The Humble Beginnings

It is difficult to imagine that Chinese Americans would one day be perceived as the “model minority” based on their early treatment. They were regarded with suspicion, as were other immigrants both before and after them.1

In the nineteenth century, the majority of Chinese came as common laborers to escape the economic and political turmoil in southern Guangdong province. Even after the California gold rush fever died down, great numbers of Chinese continued to arrive and found employment at positions requiring menial labor. Whether they prospected for gold, were employed to build the transcontinental railroad, or worked on farms and plantations, they were subjected to discriminatory practices and laws.2

Anti-Chinese sentiment gained momentum as these “coolies” were blamed for the loss of jobs among whites. In the space of a few decades, they were deprived of livelihood and home and driven from towns. They were the victims of violence, including murder, at the hands of vigilantes. They were considered an inferior race, as were Native Americans and African Americans.

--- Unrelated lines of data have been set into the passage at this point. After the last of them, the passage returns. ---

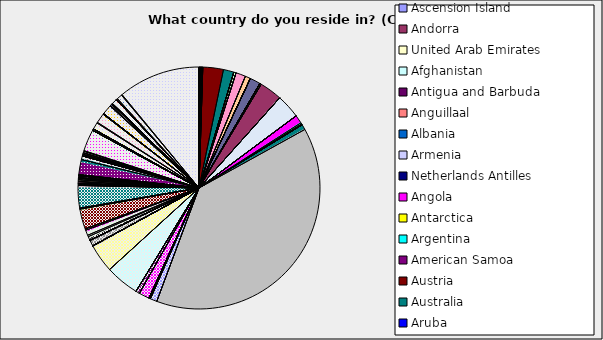
| Category | Series 0 |
|---|---|
| Ascension Island | 0 |
| Andorra | 0 |
| United Arab Emirates | 0 |
| Afghanistan | 0 |
| Antigua and Barbuda | 0 |
| Anguillaal | 0 |
| Albania | 0.001 |
| Armenia | 0 |
| Netherlands Antilles | 0 |
| Angola | 0 |
| Antarctica | 0 |
| Argentina | 0.003 |
| American Samoa | 0 |
| Austria | 0.028 |
| Australia | 0.014 |
| Aruba | 0 |
| Aland Islands | 0 |
| Azerbaijan | 0 |
| Bosnia and Herzegovina | 0.003 |
| Barbados | 0 |
| Bangladesh | 0 |
| Belgium | 0.013 |
| Burkina Faso | 0 |
| Bulgaria | 0.007 |
| Bahrain | 0 |
| Burundi | 0 |
| Benin | 0 |
| Bermuda | 0 |
| Brunei Darussalam | 0 |
| Bolivia | 0 |
| Brazil | 0.014 |
| Bahamas | 0 |
| Bhutan | 0 |
| Bouvet Island | 0 |
| Botswana | 0 |
| Belarus | 0.002 |
| Belize | 0 |
| Canada | 0.03 |
| Cocos (Keeling) Islands | 0 |
| Central African Republic | 0 |
| Congo | 0 |
| Switzerland | 0.032 |
| Cote d'Ivoire | 0 |
| Cook Islands | 0 |
| Chile | 0 |
| Cameroon | 0 |
| China | 0.011 |
| Colombia | 0.002 |
| Costa Rica | 0 |
| Cuba | 0.001 |
| Cape Verde | 0 |
| Christmas Island | 0 |
| Cyprus | 0 |
| Czech Republic | 0.007 |
| Germany | 0.386 |
| Djibouti | 0 |
| Denmark | 0.009 |
| Dominica | 0 |
| Dominican Republic | 0 |
| Algeria | 0.001 |
| Ecuador | 0 |
| Estonia | 0.001 |
| Egypt | 0 |
| Western Sahara | 0 |
| Eritrea | 0 |
| Spain | 0.014 |
| Ethiopia | 0 |
| European Union | 0 |
| Finland | 0.005 |
| Fiji | 0 |
| Falkland Islands (Malvinas) | 0 |
| Micronesia | 0 |
| Faroe Islands | 0 |
| France | 0.045 |
| Gabon | 0 |
| United Kingdom | 0.038 |
| Grenada | 0 |
| Georgia | 0 |
| French Guiana | 0 |
| Guernsey | 0 |
| Ghana | 0 |
| Gibraltar | 0 |
| Greenland | 0 |
| Gambia | 0 |
| Guinea | 0 |
| Guadeloupe | 0 |
| Equatorial Guinea | 0 |
| Greece | 0.008 |
| South Georgia and the South Sandwich Islands | 0 |
| Guatemala | 0 |
| Guam | 0 |
| Guinea-Bissau | 0 |
| Guyana | 0 |
| Hong Kong | 0 |
| Heard and McDonald Islands | 0 |
| Honduras | 0 |
| Croatia/Hrvatska | 0 |
| Haiti | 0 |
| Hungary | 0.005 |
| Indonesia | 0.002 |
| Ireland | 0.007 |
| Israel | 0.002 |
| Isle of Man | 0 |
| India | 0.027 |
| British Indian Ocean Territory | 0 |
| Iraq | 0 |
| Iran | 0.001 |
| Iceland | 0 |
| Italy | 0.03 |
| Jersey | 0 |
| Jamaica | 0.001 |
| Jordan | 0 |
| Japan | 0.001 |
| Kenya | 0 |
| Kyrgyzstan | 0 |
| Cambodia | 0 |
| Kiribati | 0 |
| Comoros | 0 |
| Saint Kitts and Nevis | 0 |
| Korea | 0 |
| Kuwait | 0 |
| Cayman Islands | 0 |
| Kazakhstan | 0 |
| Lao People's Democratic Republic | 0 |
| Lebanon | 0 |
| Saint Lucia | 0 |
| Liechtenstein | 0 |
| Sri Lanka | 0 |
| Liberia | 0 |
| Lesotho | 0 |
| Lithuania | 0.002 |
| Luxembourg | 0.001 |
| Latvia | 0.002 |
| Libyan Arab Jamahiriya | 0 |
| Morocco | 0.002 |
| Monaco | 0 |
| Moldova | 0 |
| Montenegro | 0 |
| Madagascar | 0 |
| Marshall Islands | 0 |
| Macedonia | 0 |
| Mali | 0 |
| Myanmar | 0 |
| Mongolia | 0 |
| Macao | 0 |
| Northern Mariana Islands | 0 |
| Martinique | 0 |
| Mauritania | 0 |
| Montserrat | 0 |
| Malta | 0 |
| Mauritius | 0 |
| Maldives | 0 |
| Malawi | 0 |
| Mexico | 0.002 |
| Malaysia | 0.001 |
| Mozambique | 0 |
| Namibia | 0 |
| New Caledonia | 0 |
| Niger | 0 |
| Norfolk Island | 0 |
| Nigeria | 0.001 |
| Nicaragua | 0 |
| Netherlands | 0.02 |
| Norway | 0.005 |
| Nepal | 0 |
| Nauru | 0 |
| Niue | 0 |
| New Zealand | 0.002 |
| Oman | 0 |
| Panama | 0 |
| Peru | 0.002 |
| French Polynesia | 0 |
| Papua New Guinea | 0 |
| Philippines | 0.002 |
| Pakistan | 0.001 |
| Poland | 0.029 |
| Saint Pierre and Miquelon | 0 |
| Pitcairn Island | 0 |
| Puerto Rico | 0 |
| Palestinian Territory | 0 |
| Portugal | 0.002 |
| Palau | 0 |
| Paraguay | 0 |
| Qatar | 0 |
| Reunion Island | 0 |
| Romania | 0.009 |
| Serbia | 0.001 |
| Russian Federation | 0.013 |
| Rwanda | 0 |
| Saudi Arabia | 0.001 |
| Solomon Islands | 0 |
| Seychelles | 0 |
| Sudan | 0 |
| Sweden | 0.013 |
| Singapore | 0.001 |
| Saint Helena | 0 |
| Slovenia | 0.002 |
| Svalbard and Jan Mayen Islands | 0 |
| Slovak Republic | 0.001 |
| Sierra Leone | 0 |
| San Marino | 0 |
| Senegal | 0 |
| Somalia | 0 |
| Suriname | 0 |
| Sao Tome and Principe | 0 |
| Soviet Union | 0 |
| El Salvador | 0 |
| Syrian Arab Republic | 0 |
| Swaziland | 0 |
| Turks and Caicos Islands | 0 |
| Chad | 0 |
| French Southern Territories | 0 |
| Togo | 0 |
| Thailand | 0 |
| Tajikistan | 0 |
| Tokelau | 0 |
| Timor-Leste | 0 |
| Turkmenistan | 0 |
| Tunisia | 0 |
| Tonga | 0 |
| East Timor | 0 |
| Turkey | 0.007 |
| Trinidad and Tobago | 0 |
| Tuvalu | 0 |
| Taiwan | 0.001 |
| Tanzania | 0.001 |
| Ukraine | 0.007 |
| Uganda | 0.001 |
| United States | 0.111 |
| Uruguay | 0.001 |
| Uzbekistan | 0 |
| Holy See (Vatican City State) | 0 |
| Saint Vincent and the Grenadines | 0 |
| Venezuela | 0.001 |
| Virgin Islands, British | 0 |
| Virgin Islands, U.S. | 0 |
| Vietnam | 0 |
| Vanuatu | 0 |
| Wallis and Futuna Islands | 0 |
| Samoa | 0 |
| Yemen | 0 |
| Mayotte | 0 |
| Yugoslavia | 0 |
| South Africa | 0.001 |
| Zambia | 0 |
| Zimbabwe | 0 |

A series of laws were passed gradually restricting their rights. The culmination of these legal barriers was the Chinese Exclusion Act of 1882. The Chinese were specifically named, targeted, banned, and denied naturalization.3 It was not until passage of the Immigration and Nationality Act of 1965 that the floodgates opened for Asian immigration to America.

The “Model Minority”

The degrading perception of the Chinese in 1882 and how they are now viewed as the “model minority” presents a dramatic turnaround. The blueprint for their career success supposedly rests on their strong work ethic and an emphasis on family, study, and education. These values align well with evangelical virtues.4

The term “model minority” was first coined by William Petersen in 1966 as he described the success of Japanese Americans in the face of discrimination and other obstacles.5 Unlike other minorities, Petersen concluded that the Japanese succeeded due to their cultural values such as diligence, frugality, and achievement orientation. This mantra was repeated in subsequent journal articles lending credence to this myth regarding Asian Americans as a whole.6 Asian Americans were held up as an example to be emulated by other peoples of color. Hence, civil rights protests were unnecessary. Equality could be achieved by following the example set by the “model minority.”       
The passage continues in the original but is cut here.